Kini, pada Minggu, 22 Desember 2024, saya menulis artikel ini untuk kedua kalinya mengenai kebijakan kenaikan pajak PPN 12 persen.
Sejarah pajak menunjukkan bahwa konsep ini sudah ada sejak ribuan tahun lalu. Di zaman Mesir kuno, Firaun memungut pajak dari rakyat untuk membiayai pembangunan piramida dan kebutuhan kerajaan. Di Indonesia, sistem pajak pertama kali diperkenalkan oleh Thomas Stamford Raffles, seorang gubernur Inggris yang menerapkan sistem pajak tanah (landrent) selama masa penjajahan Inggris di Jawa.
Ironisnya, kebijakan pajak ini berasal dari kebijakan kolonial yang lebih mengutamakan kepentingan asing daripada kesejahteraan rakyat pribumi.
Sebagai negara merdeka, Indonesia menjadikan pajak sebagai sumber utama pendapatan negara.

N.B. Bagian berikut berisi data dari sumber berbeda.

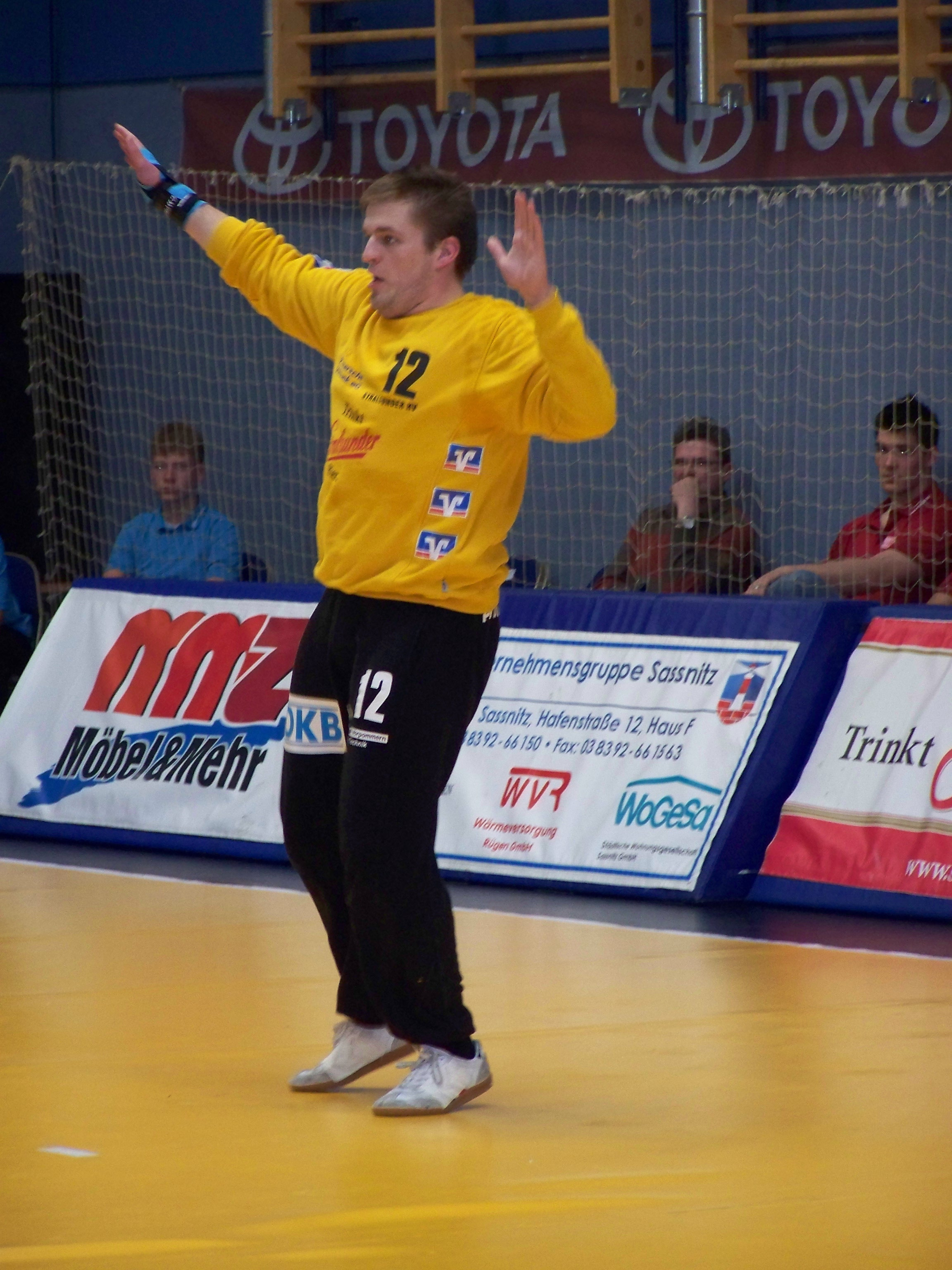 Der Handballspieler Felix Herholc vom Stralsunder HV beim Bundesliga-Spiel gegen den MT Melsungen, Siebenmeter.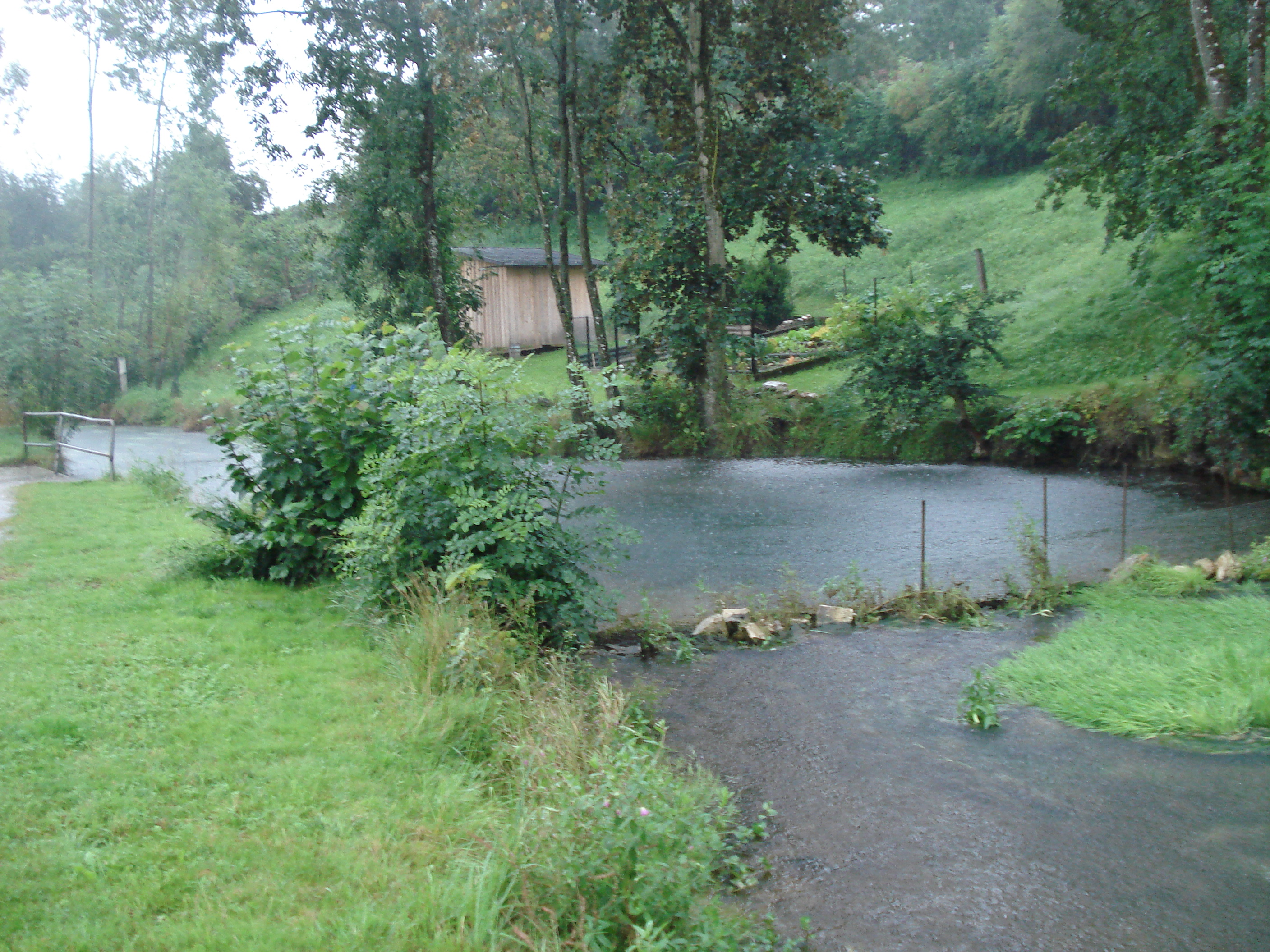 Die Petrusquelle in Deising bei Riedenburg

Namun, kenaikan PPN menjadi 12 persen menuai pro dan kontra di masyarakat.
Pemerintah beralasan bahwa kebijakan ini diperlukan untuk menopang anggaran negara, terutama dalam mendukung pembangunan infrastruktur, pendidikan, dan kesehatan. Pemerintah juga menegaskan bahwa kenaikan PPN 12 persen hanya berlaku untuk barang-barang tertentu (barang mewah) dan tidak akan dikenakan pada kebutuhan vital masyarakat sesuai daftar yang telah ditetapkan.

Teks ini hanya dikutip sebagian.